Name                                   Stmts   Miss Cover   Missing
------------------------------------------------------------------------
tokenpak/__init__.py                      5      0   100%
tokenpak/sdk/base.py                      60      8    87%   120-125,134
tokenpak/validation/__init__.py          45      3    93%   78,102,115
tokenpak/cache/__init__.py               55     12    78%   45-60,88-92
------------------------------------------------------------------------
TOTAL                                   165     23    86%

Missing column shows line numbers not executed by any test.

Find Untested Code Paths

  1. Look for high "Miss" counts in critical modules
  2. Read the "Missing" line numbers
  3. Add tests to cover those paths
  4. Re-run coverage to verify improvement

Continuous Integration

GitHub Actions

Coverage is checked automatically on every PR:

  1. Phase 2 tests run on Python 3.11
  2. Tier-1 gate enforced — fails if validation+error+cache < 50%
  3. Coverage report uploaded to Codecov
  4. Delta comment posted on PR (coverage change)

On PR merge, coverage baseline is updated for next comparison.

Pre-commit Hook

Local coverage check before every commit:

git commit  # Automatically runs coverage-check.sh
  • Warns if coverage < 45%
  • Fails if coverage < 40%
  • Override: git commit --no-verify

Common Issues & Fixes

Coverage not updating?

Check 1: Are you running the right test file?

pytest tests/test_validation.py -v  # Should run the tests you added

Check 2: Is the code path being executed?

pytest tests/test_validation.py --cov=tokenpak.validation --cov-report=term-missing
# Check "Missing" lines — add tests for those

Check 3: Is coverage being measured correctly?

# Regenerate coverage DB
rm -rf .coverage htmlcov/
pytest tests/ --cov=tokenpak --cov-report=html

Test is flaky (fails randomly)?

  1. Look for: Time-dependent code, random data, external API calls
  2. Fix with: Mocks, fixtures, freezegun for time, @pytest.mark.flaky
  3. Never: Use @pytest.mark.skip to hide flakiness

Test runs too slowly?

  1. Mark as @pytest.mark.slow
  2. Run fast tests with: pytest -m "not slow"
  3. Run slow tests separately in CI or nightly

Best Practices

Do: - Write tests before implementing features (TDD) - Use descriptive test names (test_cache_hit_returns_fresh_value) - Mock external API calls - Test edge cases (empty inputs, null values, exceptions) - Use fixtures for reusable setup - Keep tests focused (one behavior per test)

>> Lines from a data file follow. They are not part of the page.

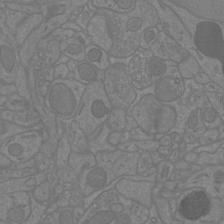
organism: Mouse
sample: Cortical neurons
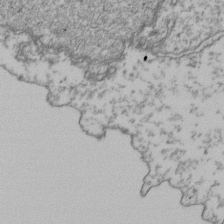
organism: Human
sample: Activated Jurkat CD4+ T cells
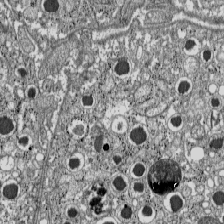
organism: C57BL Mouse
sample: Pancreatic islet
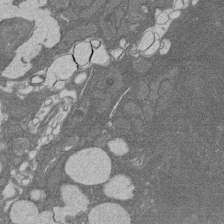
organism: Rat
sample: Salivary granule
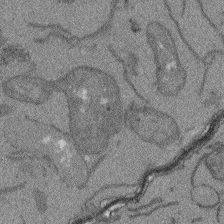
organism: Arabidopsis thaliana
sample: Root tip
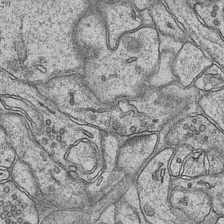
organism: Mouse
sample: CA1 Hippocampus
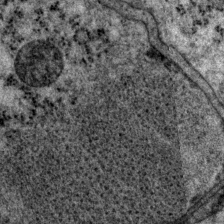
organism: P. pacificus
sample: Pharynx
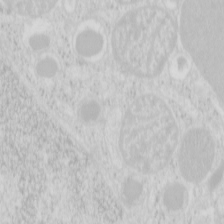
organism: Mouse
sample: Pancreas
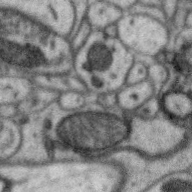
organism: Zebra finch
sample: Brain
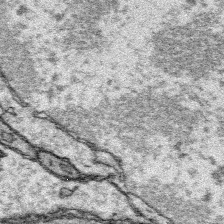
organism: Platynereis dumerilii
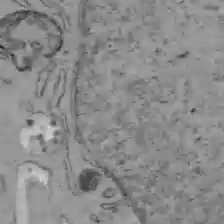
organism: C57BL Mouse
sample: Liver
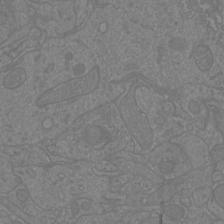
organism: Mouse
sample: Cortical neurons
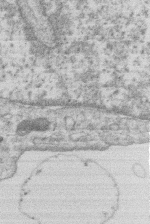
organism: Human
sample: Macrophage cells
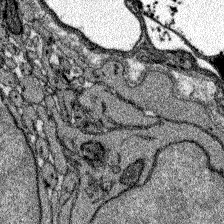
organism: Zebrafish
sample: Larval olfactory bulb
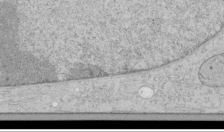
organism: Human
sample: Mitochondria in HCT116 cells
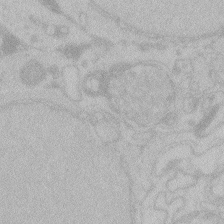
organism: Zebrafish
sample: Macrophage infected with Toxoplasma gondii

Don't: - Test implementation details (test behavior, not code) - Skip flaky tests (fix them instead) - Disable coverage for convenience - Write overly complex tests (refactor into smaller pieces) - Ignore test failures (fix the bug or mark as xfail)

Further Reading


Troubleshooting Test Collection

Slow or hanging collection

If pytest --collect-only is unusually slow or appears to hang, the most common cause is a fixture or module-level import that does expensive work at import time (network calls, large model loads, or reading a missing file path).

  • Run pytest --collect-only --trace-config to identify slow plugin/fixture loads.
  • Prefer package imports (from tokenpak.core import ...) over loading a module from a hardcoded filesystem path — path-based loading breaks when the working directory or layout changes.
  • If a test references a file that may be absent, guard it with pytest.importorskip or a fixture that skips cleanly rather than failing at collection time.